LinuxQuestions.org

LinuxQuestions.org (/questions/)
-   Linux - Software (https://www.linuxquestions.org/questions/linux-software-2/)
-   -   A lightweight SMART exception reporting solution? (https://www.linuxquestions.org/questions/linux-software-2/a-lightweight-smart-exception-reporting-solution-761425/)

catkin 10-12-2009 01:07 PM

A lightweight SMART exception reporting solution?
 
Hello :)

Is there a lightweight SMART exception reporting solution? Ideally something that will periodically gather SMART statistics and, when there is an exception indicating a problem worthy of investigation, send an email?

smartmontools provides the base, the ability to query drives and report statistics. It would, of course, be possible to run a script periodically that runs smartmontools commands, analyses the output and, on detecting an exception, sends an email. A sophisticated implementation would send emails reporting the same problem with decreasing frequency and would infrequently send a "green light" email to assure the recipient that is was still working.

This seems such an "obviously" useful function that it may have been developed already but so far I have only found graphical utilities such as munin, GSmartControl and maybe CrystalDiskInfo which would be fine tools to run constantly in an operations centre but are overkill for a single workstation.

Best

Charles

doc.nice 10-15-2009 02:14 PM

infact, smartmontools does support this, see man smartd...

catkin 10-15-2009 02:29 PM

Quote:

Originally Posted by doc.nice (Post 3720669)
infact, smartmontools does support this, see man smartd...

Thanks doc.nice :) Sweet as! I had been looking at smartctl but smartd is the bees knees. Some great information written by smartmontools creator, Bruce Allen, in Linux Journal.
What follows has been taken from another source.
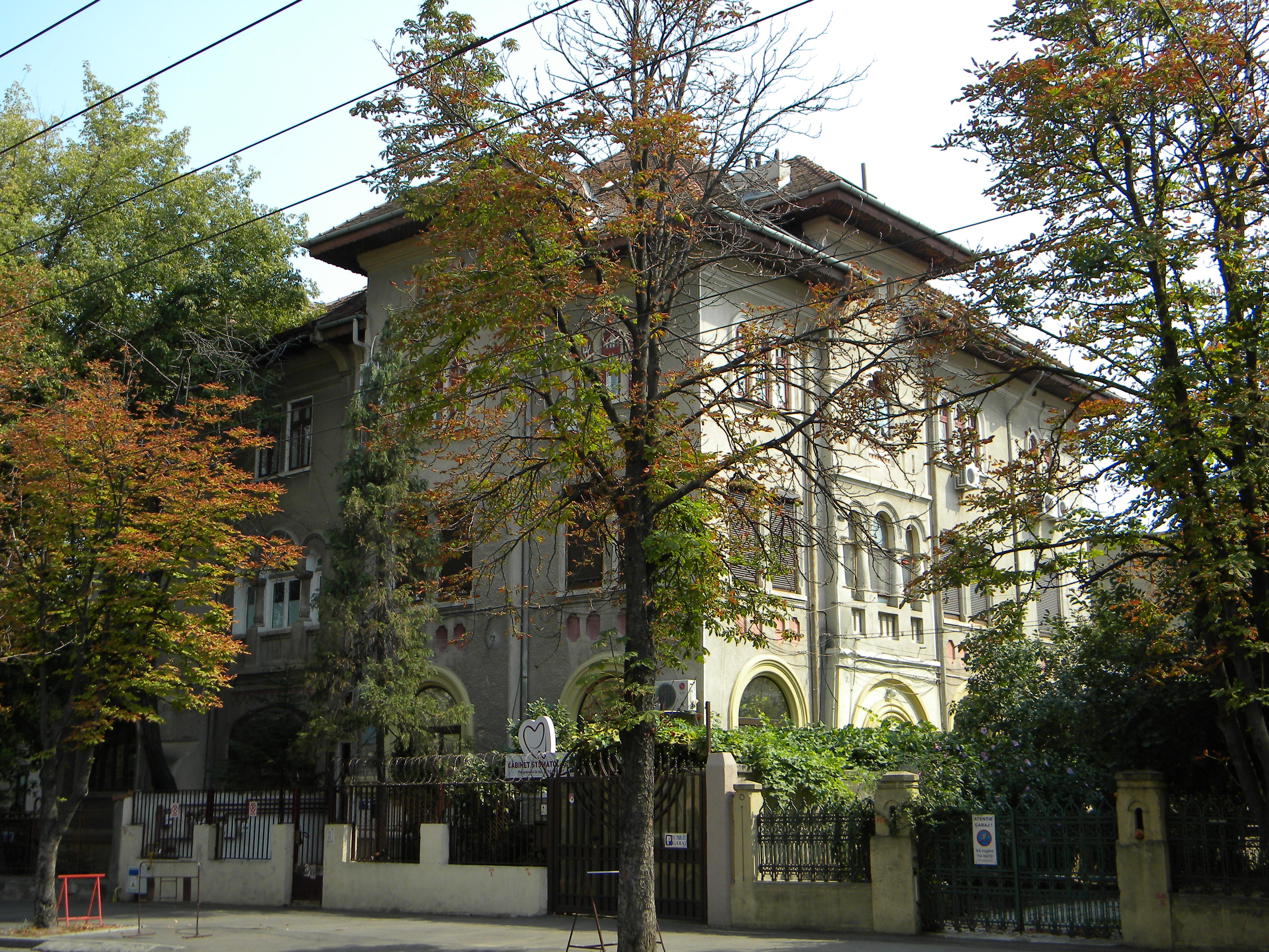 Casa nr 71 pe Bd. Eroii Sanitari, Bucuresti, sect. 5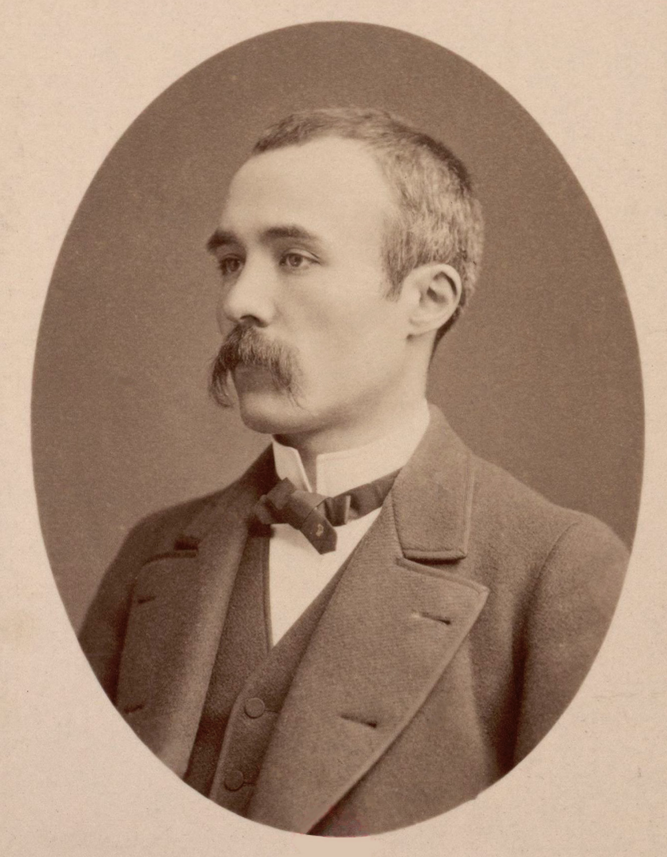 Georges Clemenceau photographié par Nadar.

Reading that in conjunction with the smartmond man page and following its cross-references to the smartctl page, I came up with the following line in /etc/smartd.conf
Code:

/dev/sda -a -I 194 -M diminishing m root -o on -s  (S/../.././17|L/../../6/15) -W 3,41,46
Is testing OK so far (was holding off posting until tested a little more) but I can't think of a way to test it properly without an (ideally simulated) failing HDD.

doc.nice 10-15-2009 02:51 PM

Hi,

I use /dev/hda -a -I 194 -n standby -o on -S on -s S/../.././02 -m (myadminmailaddress) -M diminishing

but I must have missed the -W switch, will add it immediately :)

About the usefullness:
I already had a dying disc and must say, SMART has done its job. It told me about 3 mins before the disc finally gave up that something is bad... :(
I have another disc (used as swap in a private pc) that is SMART defect for more than 3 years now...
So I wouldn't give that much, but the thermal check ist quite a good indicator for real trouble in your case, I think...


All times are GMT -5. The time now is 05:25 AM.